Tuesday 10 January 2012

Memories that haunt you...

A few of days ago my friend added a couple of pictures that we took on the last day of college.  That day was the beginning of a weekend I still remember.  Looking back at those photos I look genuinely happy, which does not happen often in photos.  Thinking about it now the only other photo where I look really happy is one taken with my best friend but the reasons behind my happiness still circulate around the same reason. I cant exactly remember how I felt it seems like a blur to me.

It’s a shame that those happy moments only last for such a short period of time, but the sadness that comes after can feel like it engulfs your existence.  Those happy memories can haunt you and remind you that you will never have that moment again with that person or in that situation.  Easiest thing to do is to push those thoughts away and keep yourself busy with other things right?  Well, yes it is but the thing is that when you loose someone everything seems to remind you of them.  The stupidest, smallest insignificant things can completely send you over the edge.
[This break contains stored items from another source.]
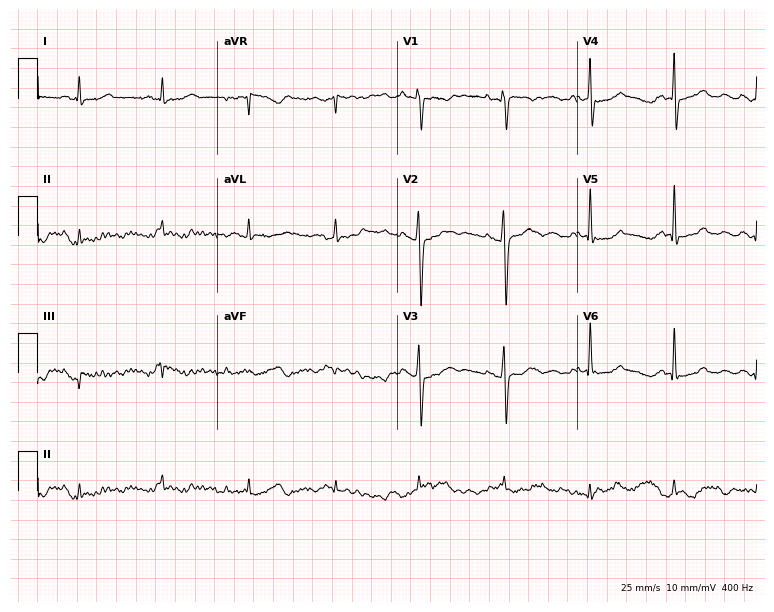
12-lead ECG from a woman, 55 years old. Labelled as a normal ECG.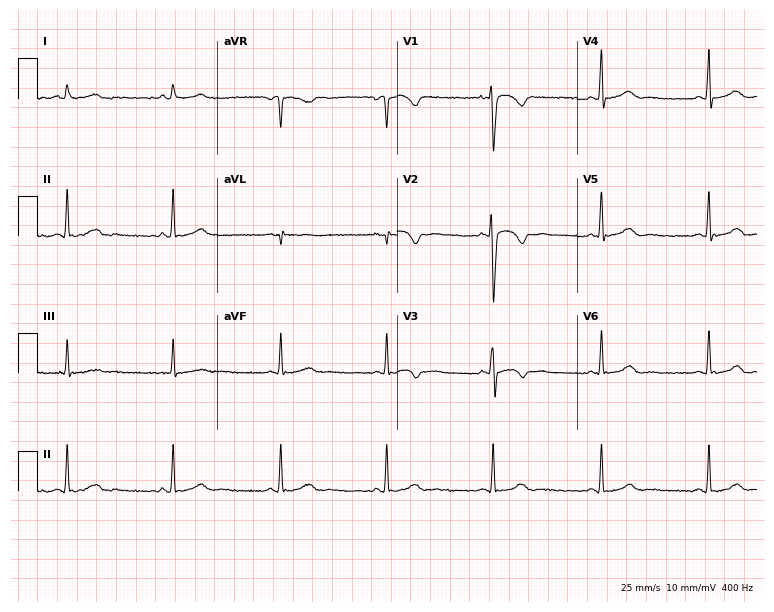
ECG (7.3-second recording at 400 Hz) — a woman, 26 years old. Labelled as a normal ECG.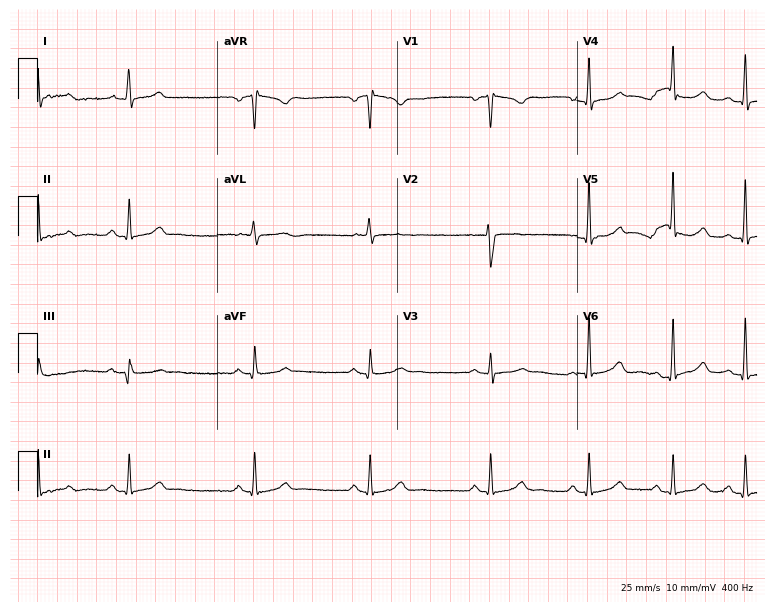
Resting 12-lead electrocardiogram (7.3-second recording at 400 Hz). Patient: a female, 26 years old. Read as a normal ECG.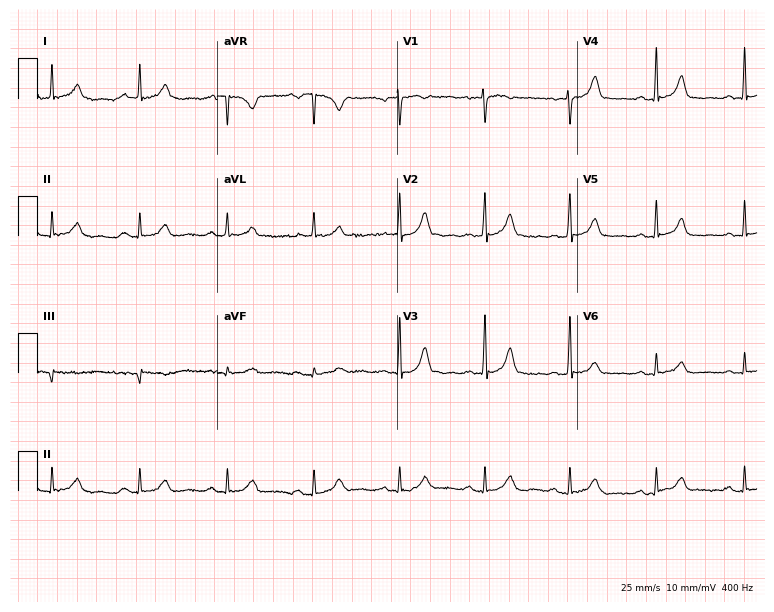
12-lead ECG (7.3-second recording at 400 Hz) from a 69-year-old female patient. Screened for six findings — first-degree AV block, right bundle branch block, left bundle branch block, sinus bradycardia, atrial fibrillation, sinus tachycardia — none is recorded. Other findings, if any, are not listed.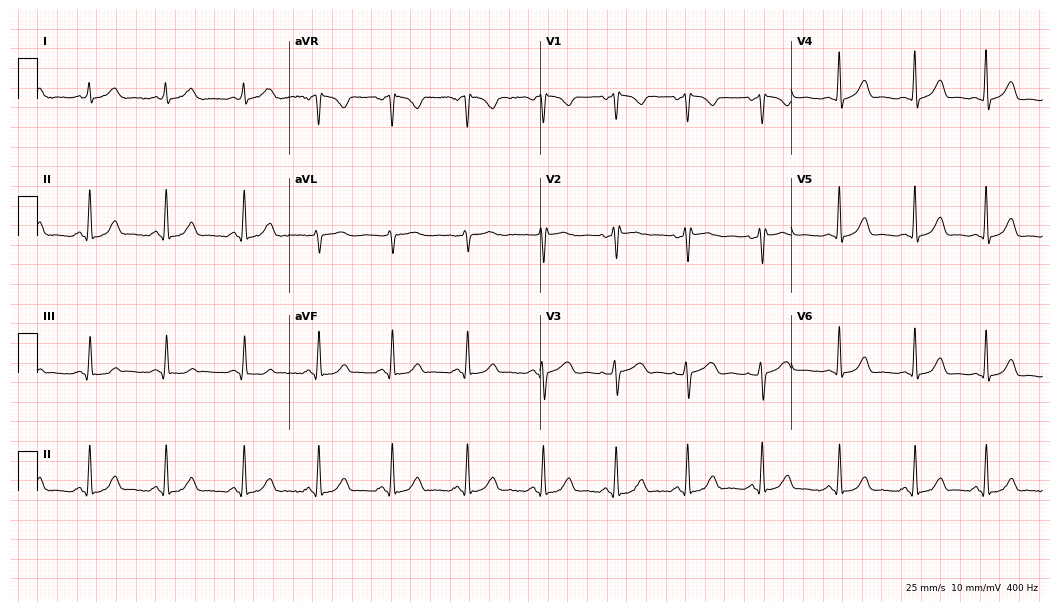
Electrocardiogram (10.2-second recording at 400 Hz), a 43-year-old female patient. Of the six screened findings (first-degree AV block, right bundle branch block (RBBB), left bundle branch block (LBBB), sinus bradycardia, atrial fibrillation (AF), sinus tachycardia), none is recorded.

I don’t know where I’m going with this, clearly.  Actually what I want to get across is that sometimes its better to cling to the good things and see them as positives and try to remember how happy you were and seek for that same feeling in some other form.  You will never erase your memories but they will slowly fade and be less vivid in your mind.  You will loose lots of those little details that cause a sting every time you think about it.  You will replace those with other memories that are longer lasting because they are more mature and mean much more to you.
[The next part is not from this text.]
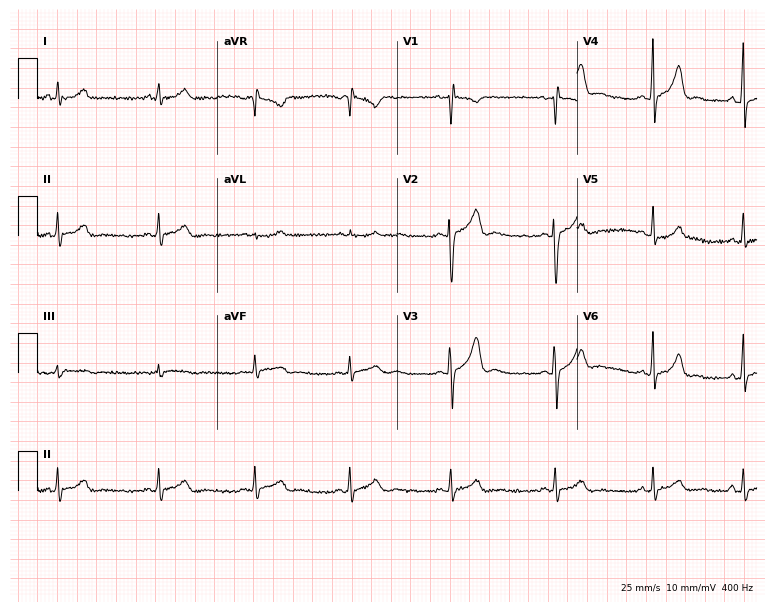
12-lead ECG from a woman, 24 years old. No first-degree AV block, right bundle branch block (RBBB), left bundle branch block (LBBB), sinus bradycardia, atrial fibrillation (AF) or sinus tachycardia recorded for this tracing.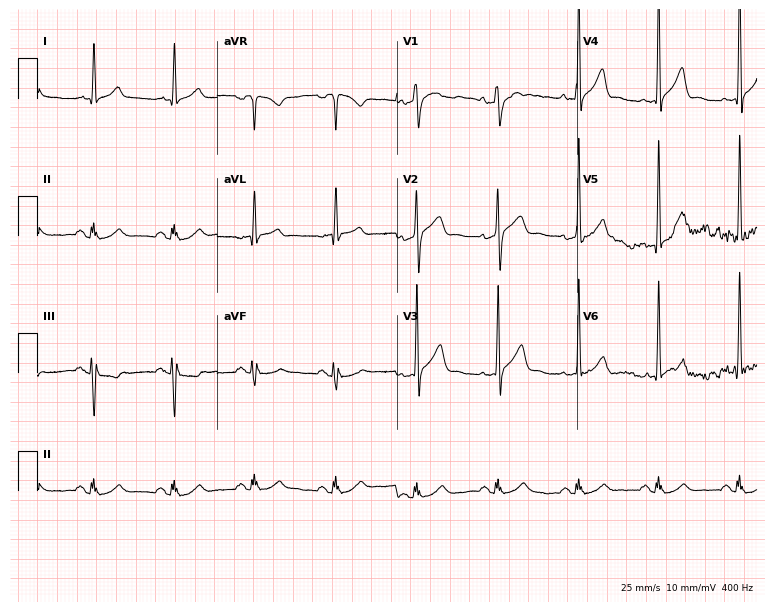
Electrocardiogram (7.3-second recording at 400 Hz), a 79-year-old male patient. Overall reading on record: normal ECG.

Something that could of seemed extremely significant two, four, six months ago or even a year ago will appear irrelevant and minuscule.  You will fall in love with new things, music, people.  You will meet amazing individuals that will surpass any ‘benchmark’ that may have been set by the ones in the past.  Life is way too short to let yourself waste time being upset and not embracing the fact that you are fortunate enough to be still alive.